Features | April 23, 2020

Will low-income and communities of color again fall through the cracks of small-business relief?

Amy Cortese
ImpactAlpha Editor

Amy Cortese

ImpactAlpha, April 23 – Hopes were high in community finance circles that the fresh round of federal small business relief funding would carve out a chunk of the money for low-income and minority-owned businesses. 

The bill that passed the Senate on Tuesday did indeed set aside $60 billion for smaller lenders and “community financial institutions.” But it falls far short of what was hoped for and may not do much to plug the gap for relief funds in underserved communities. 

“We want all businesses to come out okay, but the places we know will be the hardest hit will be the low-income communities and communities of color,” Jeannine Jacokes of the Community Development Bankers Association, a trade group for banks recognized as community development financial institutions, or CDFIs.

The re-funding of the Paycheck Protection Program was a chance to fix some of the problems that arose with the first tranche of $349 billion in small-business relief, which quickly was exhausted earlier this month.

Community advocates and Democrats had called for as much as $125 billion to be channeled to “farmers, family, women, minority and veteran-owned small businesses and nonprofits in rural, tribal, suburban and urban communities” via the Paycheck Protection Program, which provides forgivable loans to businesses with fewer than 500 employees that retain their workers. 

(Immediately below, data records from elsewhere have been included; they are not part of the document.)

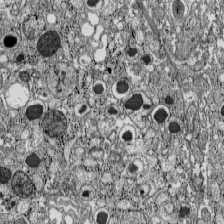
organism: C57BL Mouse
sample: Pancreatic islet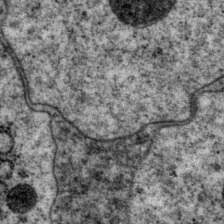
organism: P. pacificus
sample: Pharynx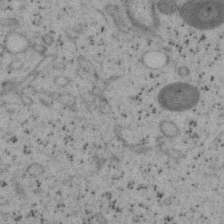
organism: Human
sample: HeLa cells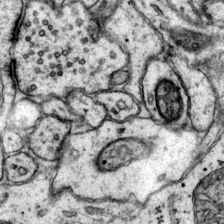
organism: Mouse
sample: Primary visual cortex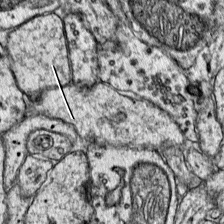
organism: Mouse
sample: Primary visual cortex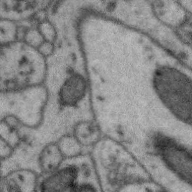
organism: Zebra finch
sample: Brain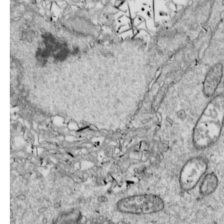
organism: Drosophila
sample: Cell division; meiosis; drosophila spermatocytes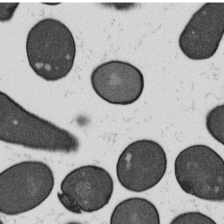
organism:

Minority-owned businesses in low-income areas, already on fragile footing before the pandemic, are especially at risk from the nationwide shut-downs. 

And because many do not have banking relationships, they were largely locked out of the first tranche of funding, even as corporations like Ruth’s Chris Steakhouse, ShakeShack and real estate investment trust Ashford Hospitality Trust scored 8-figure loans.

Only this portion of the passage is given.